Is it possible to “prepare” input from cin?

Question

In his answer, specifically in the linked Ideone example, @Nawaz shows how you can change the buffer object of cout to write to something else. This made me think of utilizing that to prepare input from cin, by filling its streambuf:

#include <iostream>
#include <sstream>
using namespace std;

int main(){
        streambuf *coutbuf = cout.rdbuf(cin.rdbuf());
        cout << "this goes to the input stream" << endl;
        string s;
        cin >> s;
        cout.rdbuf(coutbuf);
        cout << "after cour.rdbuf : " << s;
        return 0;
}

But this doesn't quite work as expected, or in other words, it fails. :| cin still expects user input, instead of reading from the provided streambuf. Is there a way to make this work?

Answer 1

#include <iostream>
#include <sstream>

int main()
{
    std::stringstream s("32 7.4");
    std::cin.rdbuf(s.rdbuf());

    int i;
    double d;
    if (std::cin >> i >> d)
        std::cout << i << ' ' << d << '\n';
}

Answer 2

Disregard that question, while further investigating it, I made it work.
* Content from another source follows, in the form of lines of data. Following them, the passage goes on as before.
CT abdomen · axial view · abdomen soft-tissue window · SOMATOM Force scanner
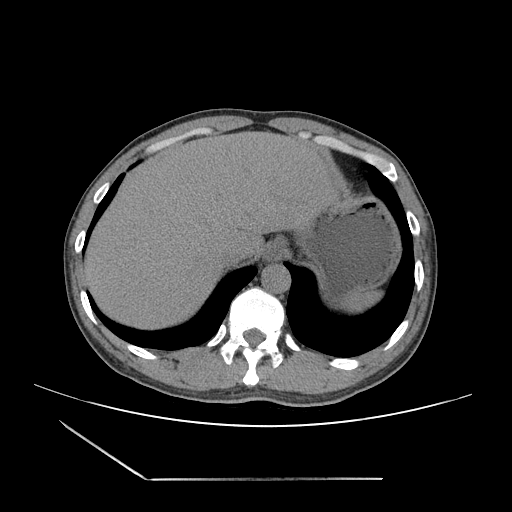 Each box given as x1,y1,x2,y2.
Organ bounding boxes:
- spleen: x1=340, y1=290, x2=379, y2=312
- esophagus: x1=266, y1=239, x2=286, y2=259
- liver: x1=85, y1=130, x2=338, y2=326
- stomach: x1=276, y1=193, x2=400, y2=298
- aorta: x1=261, y1=263, x2=290, y2=293
- inferior vena cava: x1=218, y1=244, x2=243, y2=268
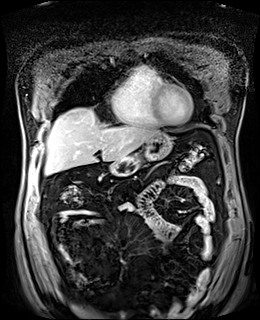

Abdominal MR; coronal view; 1st–99th percentile window; Prisma scanner
Box edges are left/top/right/bottom in pixels.
liver: left=45, top=108, right=160, bottom=174
stomach: left=110, top=133, right=172, bottom=175
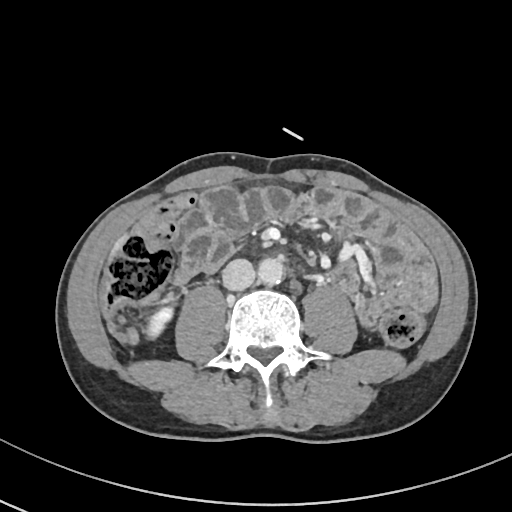 CT, abdomen/pelvis · axial view · abdomen soft-tissue window · 512x512 px
{"organs":{"right kidney":[144,306,174,340],"liver":[108,232,129,260],"aorta":[258,258,285,285],"inferior vena cava":[222,258,255,290]}}
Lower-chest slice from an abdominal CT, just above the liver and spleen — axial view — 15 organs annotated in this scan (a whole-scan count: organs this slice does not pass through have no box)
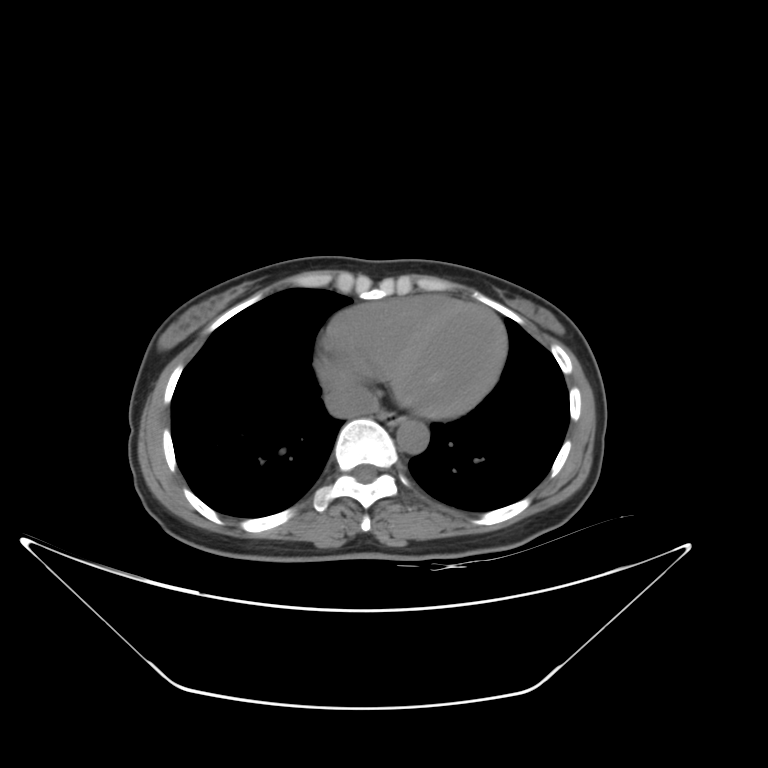 No part of the heart or lungs is labeled in this dataset, so neither has a box here.
Bounding boxes in pixels, one row per box: x1, y1 is the top-left corner and x2, y2 the bottom-right.
| organ | x1 | y1 | x2 | y2 |
|---|---|---|---|---|
| inferior vena cava | 325 | 387 | 378 | 417 |
| aorta | 397 | 419 | 428 | 452 |
| esophagus | 378 | 411 | 406 | 424 |
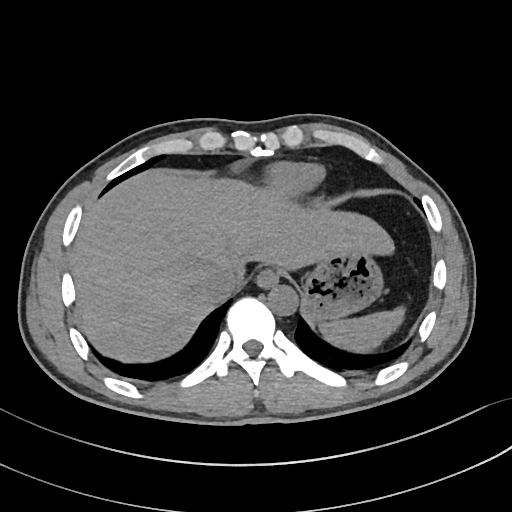

CT abdomen; axial view
<organs><organ name="spleen" x1="319" y1="309" x2="405" y2="351"/><organ name="esophagus" x1="256" y1="270" x2="279" y2="289"/><organ name="liver" x1="73" y1="170" x2="394" y2="361"/><organ name="stomach" x1="304" y1="252" x2="382" y2="320"/><organ name="aorta" x1="269" y1="286" x2="298" y2="316"/><organ name="inferior vena cava" x1="203" y1="265" x2="239" y2="300"/></organs>
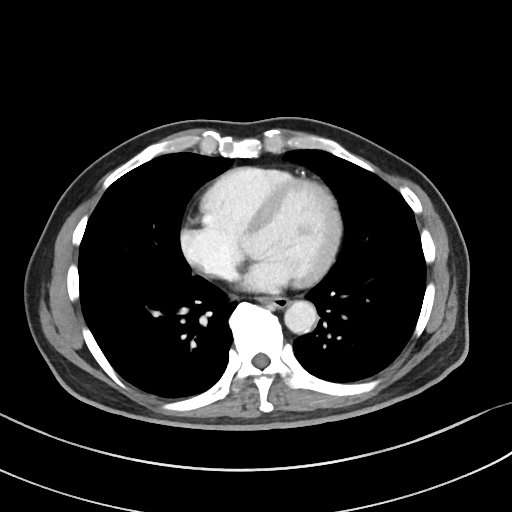

Lower-chest slice from an abdominal CT, just above the liver and spleen · axial view · W/L 400/40 HU
Of the structures in the chest, this dataset labels only the esophagus, the aorta and the inferior vena cava; the heart and lungs have no label. Boxes are (x1, y1, x2, y2) in pixels. 2 labeled organs on this slice — esophagus at (266, 297, 289, 307); aorta at (284, 300, 317, 333).
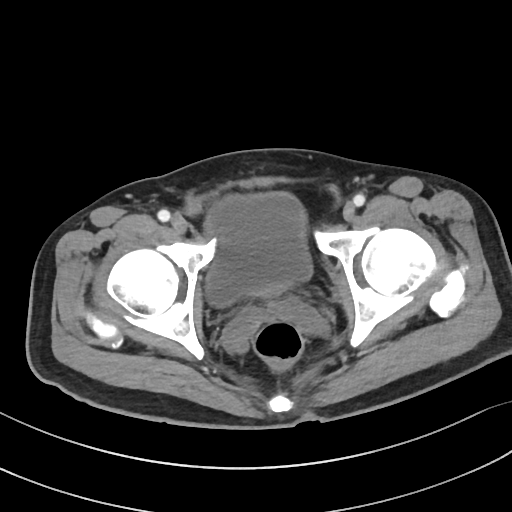

Abdominal CT. axial view
{"organs":{"bladder":[206,192,312,306]}}
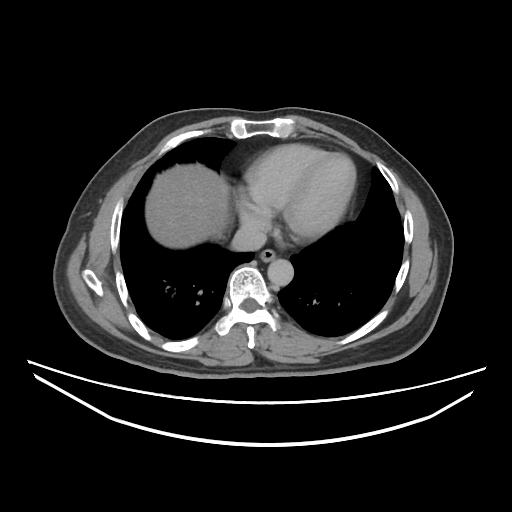 CT abdomen — axial view — 55-year-old male patient — acquired on Aquilion ONE
{"organs":{"esophagus":[260,249,277,262],"liver":[145,163,232,248],"aorta":[268,258,293,285],"inferior vena cava":[231,228,266,251]}}
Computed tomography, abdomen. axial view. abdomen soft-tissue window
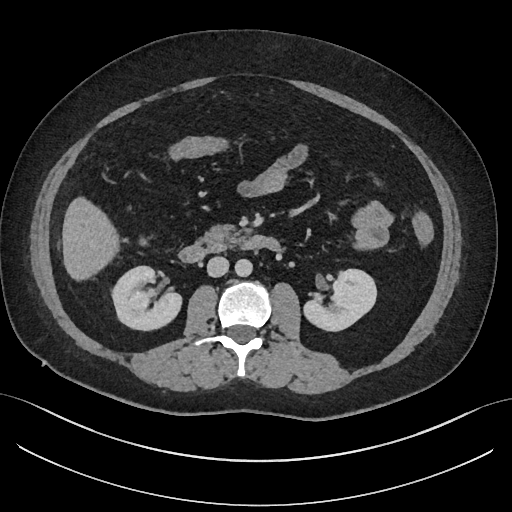
Boxes: x1 y1 x2 y2 (pixel coords, space-separated). Labeled organs on this slice: liver at 62 198 117 281, duodenum at 177 236 266 263, pancreas at 199 225 245 252, right kidney at 113 266 182 331, inferior vena cava at 207 257 228 276, left kidney at 302 269 376 331, aorta at 235 259 252 277.
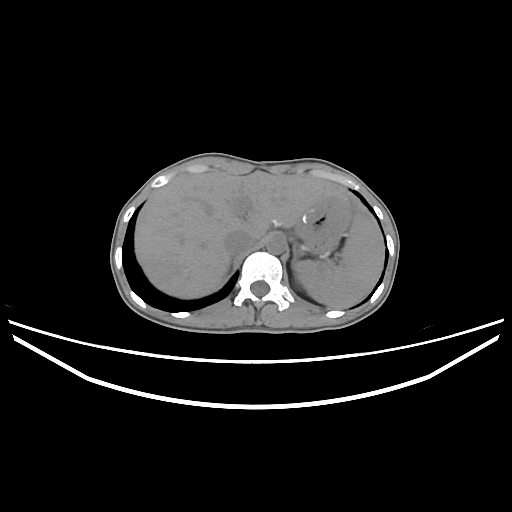

CT abdomen · Axial slice 74/85 · soft-tissue window
Bounding boxes in pixels, one row per box: x1, y1 is the top-left corner and x2, y2 the bottom-right.
| organ | x1 | y1 | x2 | y2 |
|---|---|---|---|---|
| stomach | 294 | 195 | 354 | 254 |
| spleen | 293 | 212 | 383 | 308 |
| liver | 134 | 170 | 355 | 298 |
| aorta | 266 | 236 | 285 | 254 |
| inferior vena cava | 224 | 230 | 255 | 255 |
| left adrenal gland | 291 | 246 | 303 | 265 |
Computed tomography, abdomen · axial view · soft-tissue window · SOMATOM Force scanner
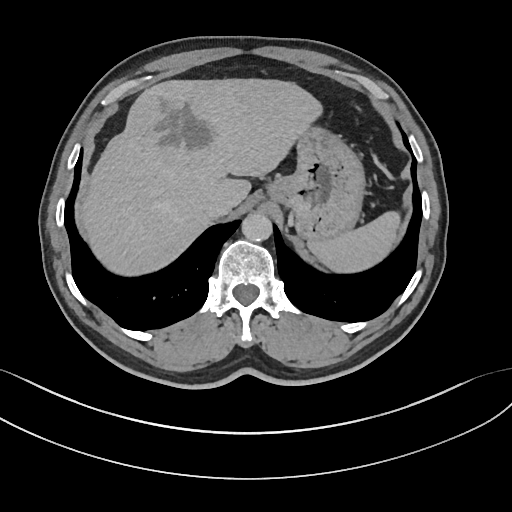
Bounding boxes as [x1, y1, x2, y2] in pixel coordinates.
spleen: [308, 211, 399, 272]
liver: [79, 78, 322, 275]
stomach: [267, 126, 365, 240]
aorta: [241, 213, 272, 241]
inferior vena cava: [202, 194, 229, 218]
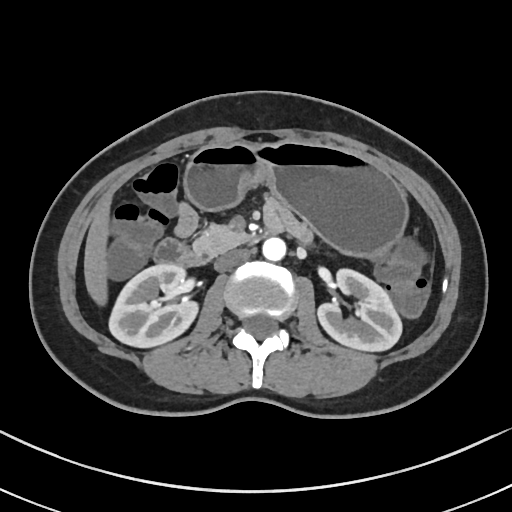

CT, abdomen/pelvis — axial view
Boxes: x1:y1:x2:y2 in pixels.
right kidney: 109:265:200:348
liver: 83:195:113:301
left kidney: 316:270:402:352
inferior vena cava: 214:249:248:271
stomach: 184:141:409:259
duodenum: 153:223:281:267
pancreas: 192:224:248:255
aorta: 262:238:285:261
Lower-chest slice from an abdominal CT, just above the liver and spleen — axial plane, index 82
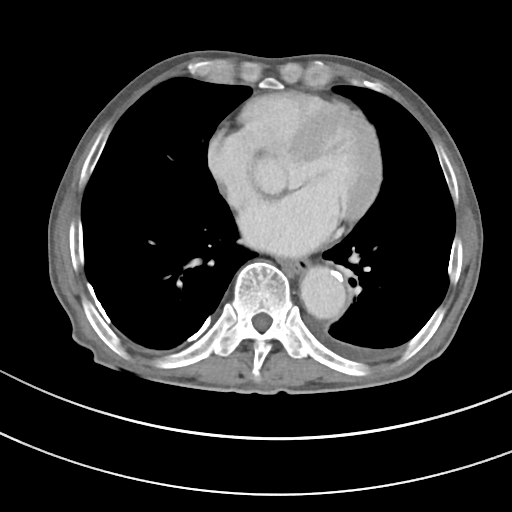 The heart and lungs are never labeled in this dataset, so they have no box on this slice.
Bounding boxes in pixels, one row per box: x1, y1 is the top-left corner and x2, y2 the bottom-right.
| organ | x1 | y1 | x2 | y2 |
|---|---|---|---|---|
| esophagus | 281 | 260 | 308 | 274 |
| aorta | 300 | 266 | 346 | 319 |
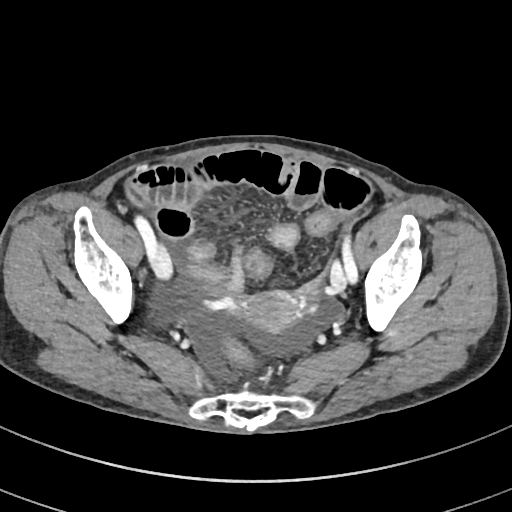
Abdominal CT · Axial slice 40/198 · acquired on SOMATOM Force
Each box given as x1,y1,x2,y2.
prostate/uterus: x1=240, y1=290, x2=303, y2=334
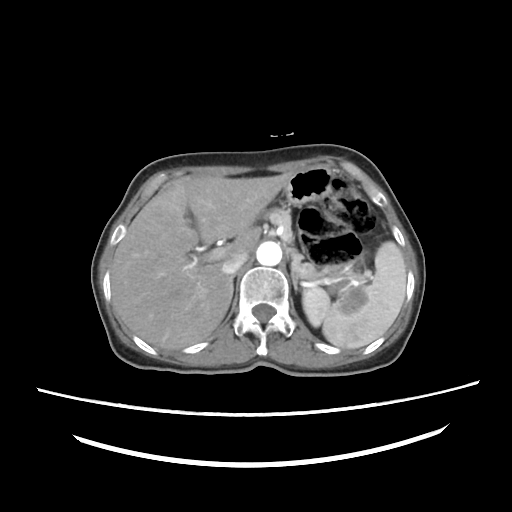

CT, abdomen/pelvis. axial view. 512x512 px. 58-year-old female patient. acquired on Aquilion ONE. scan has 15 labeled organs (counted over the whole 3D scan, not this slice; an organ is boxed only where this slice passes through it)
Bounding boxes in pixels, one row per box: x1, y1 is the top-left corner and x2, y2 the bottom-right.
| organ | x1 | y1 | x2 | y2 |
|---|---|---|---|---|
| spleen | 303 | 242 | 406 | 348 |
| liver | 111 | 173 | 290 | 350 |
| stomach | 284 | 166 | 372 | 310 |
| aorta | 257 | 242 | 281 | 266 |
| inferior vena cava | 222 | 252 | 248 | 273 |
| pancreas | 268 | 207 | 321 | 281 |
| right adrenal gland | 228 | 274 | 233 | 300 |
| left adrenal gland | 291 | 270 | 300 | 289 |
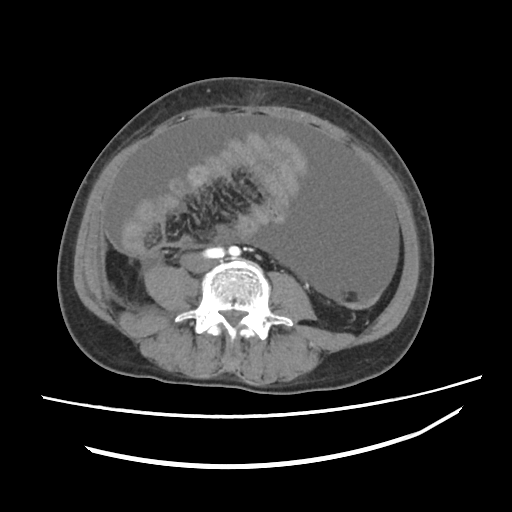

CT abdomen — axial view — 50-year-old male patient
{"organs":{"inferior vena cava":[179,254,208,272]}}
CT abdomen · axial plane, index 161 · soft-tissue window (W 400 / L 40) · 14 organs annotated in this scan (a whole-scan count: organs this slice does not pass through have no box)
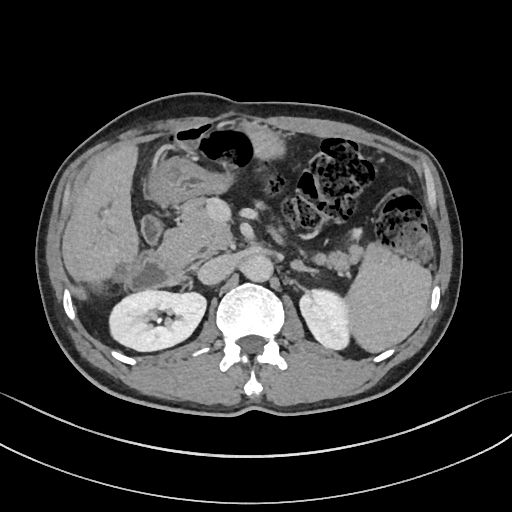
Bounding boxes in pixels, one row per box: x1, y1 is the top-left corner and x2, y2 the bottom-right.
| organ | x1 | y1 | x2 | y2 |
|---|---|---|---|---|
| duodenum | 128 | 216 | 184 | 292 |
| pancreas | 160 | 200 | 390 | 271 |
| inferior vena cava | 198 | 255 | 235 | 284 |
| left adrenal gland | 290 | 259 | 318 | 272 |
| liver | 73 | 143 | 138 | 285 |
| left kidney | 299 | 289 | 351 | 349 |
| right kidney | 109 | 290 | 206 | 351 |
| spleen | 345 | 255 | 431 | 352 |
| stomach | 149 | 122 | 285 | 204 |
| aorta | 242 | 253 | 273 | 282 |
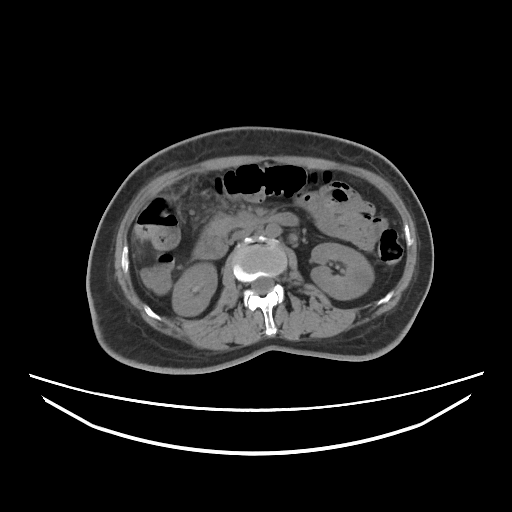
CT abdomen; Axial slice 61/97; 512x512 px; 49-year-old female patient; acquired on Aquilion ONE
<organs><organ name="right kidney" x1="172" y1="262" x2="216" y2="315"/><organ name="left kidney" x1="310" y1="243" x2="373" y2="299"/><organ name="aorta" x1="265" y1="224" x2="281" y2="237"/><organ name="inferior vena cava" x1="229" y1="227" x2="253" y2="240"/><organ name="pancreas" x1="207" y1="217" x2="250" y2="234"/><organ name="duodenum" x1="193" y1="212" x2="298" y2="259"/></organs>

What I did was actually the other way around than planned; I provided cin a streambuf to read from instead of filling its own.

#include <iostream>
#include <sstream>
#include <string>
using namespace std;

int main(){
  stringstream ss;
  ss << "Here be prepared input for cin";
  streambuf* cin_buf = cin.rdbuf(ss.rdbuf());
  string s;
  while(cin >> s){
    cout << s << " ";
  }
  cin.rdbuf(cin_buf);
}

Though it would still be nice to see if it's possible to provide prepared input without having to change the cin streambuf directly, aka writing to its buffer directly instead of having it read from a different one.